WHAT YOU SHOULD DO
Produce a faithful copy of every record below, without the pictures.

Dataset records
────

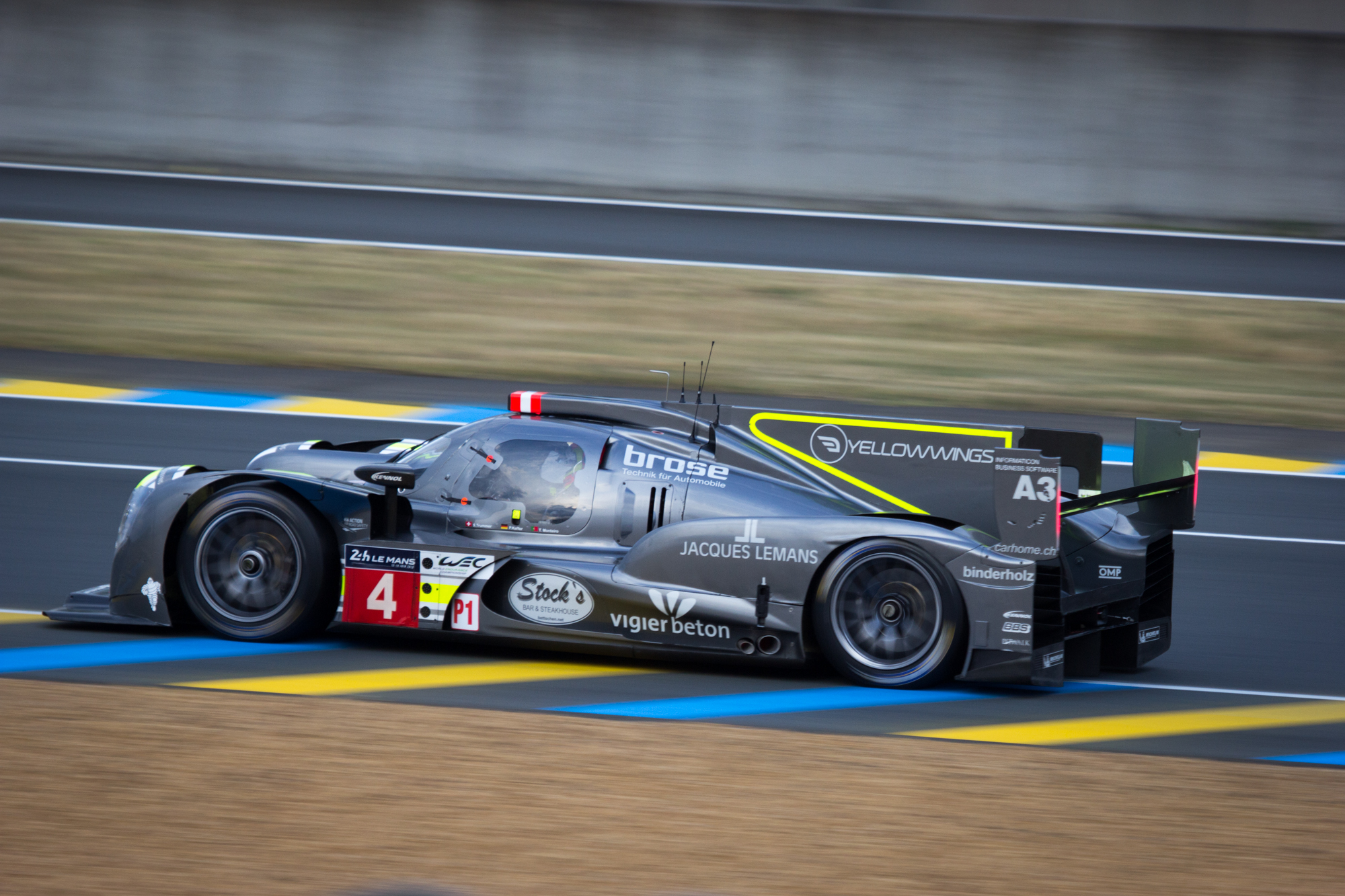 Drivers: Simon Trummer, Pierre Kaffer, Tiago Monteiro
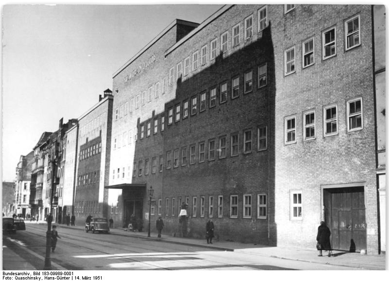 Berlin, Stadtbad Mitte, Hallenbad Illus Quaschinsky 14.3.1951 Im Stadtbad Mitte in Berlin. Das Stadtbad Mitte gehört zu den bekanntesten Hallenbädern Berlins. In diesem Bad, wo oft Schwimmwettkämpfe stattfinden, werden auch zu den Weltfestspielen der Jugend und Studenten Veranstaltungen abgehalten werden. UBz: Außenansicht des Stadtbades.
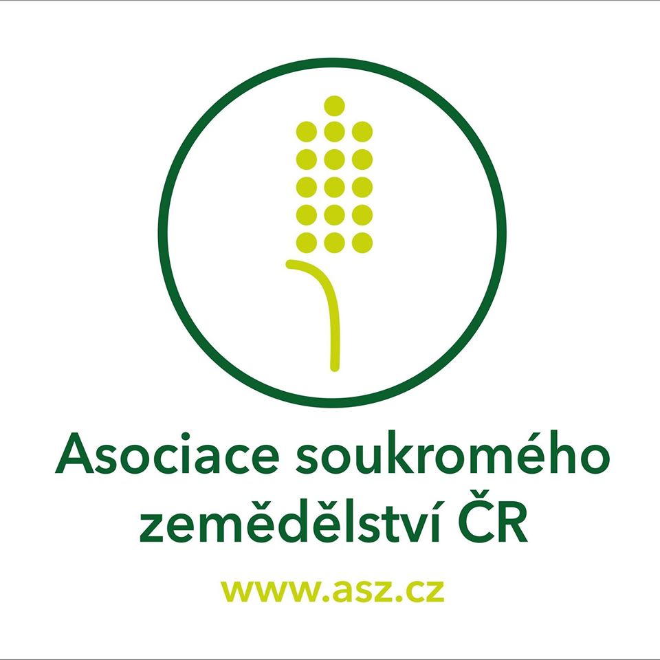 Asociace soukromého zemědělství
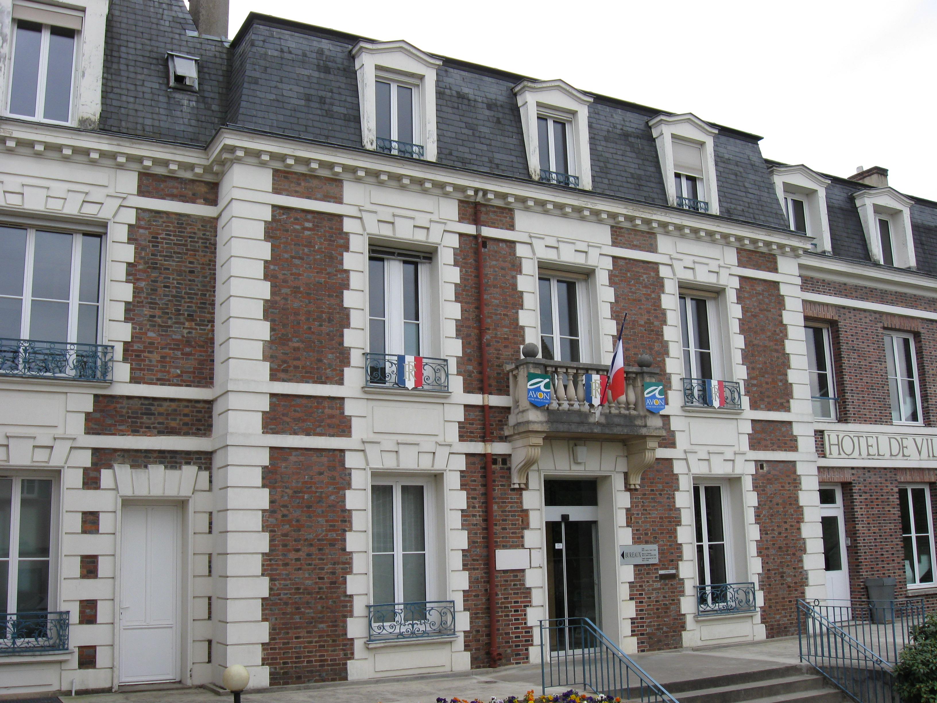 Mairie d'Avon. (Seine-et-Marne, région Île-de-France).
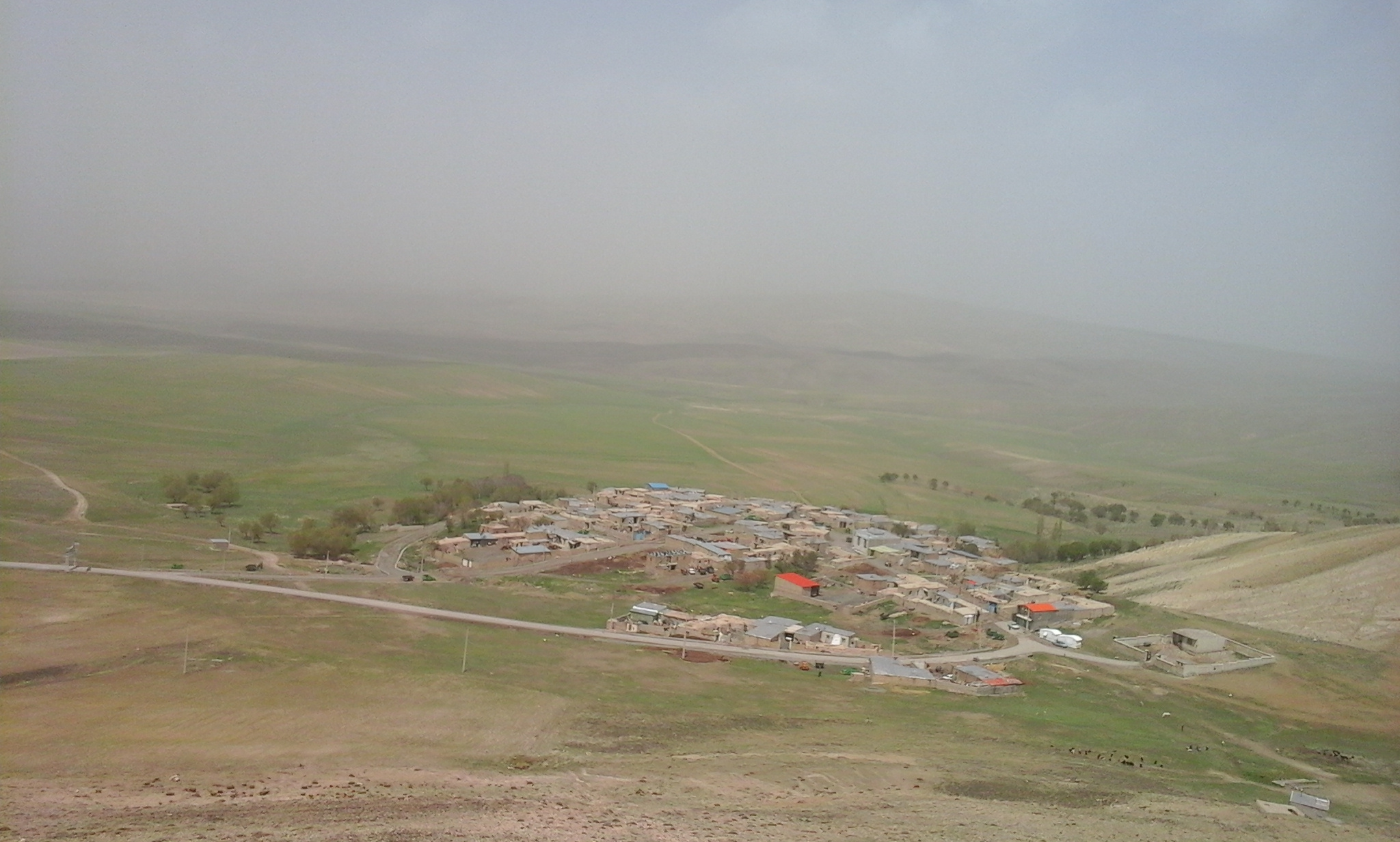 عکسی از طبیعت زیبای روستای چشمه بار

────

YOUR RESPONSE
 Drivers: Simon Trummer, Pierre Kaffer, Tiago Monteiro
 Berlin, Stadtbad Mitte, Hallenbad Illus Quaschinsky 14.3.1951 Im Stadtbad Mitte in Berlin. Das Stadtbad Mitte gehört zu den bekanntesten Hallenbädern Berlins. In diesem Bad, wo oft Schwimmwettkämpfe stattfinden, werden auch zu den Weltfestspielen der Jugend und Studenten Veranstaltungen abgehalten werden. UBz: Außenansicht des Stadtbades.
 Asociace soukromého zemědělství
 Mairie d'Avon. (Seine-et-Marne, région Île-de-France).
 عکسی از طبیعت زیبای روستای چشمه بار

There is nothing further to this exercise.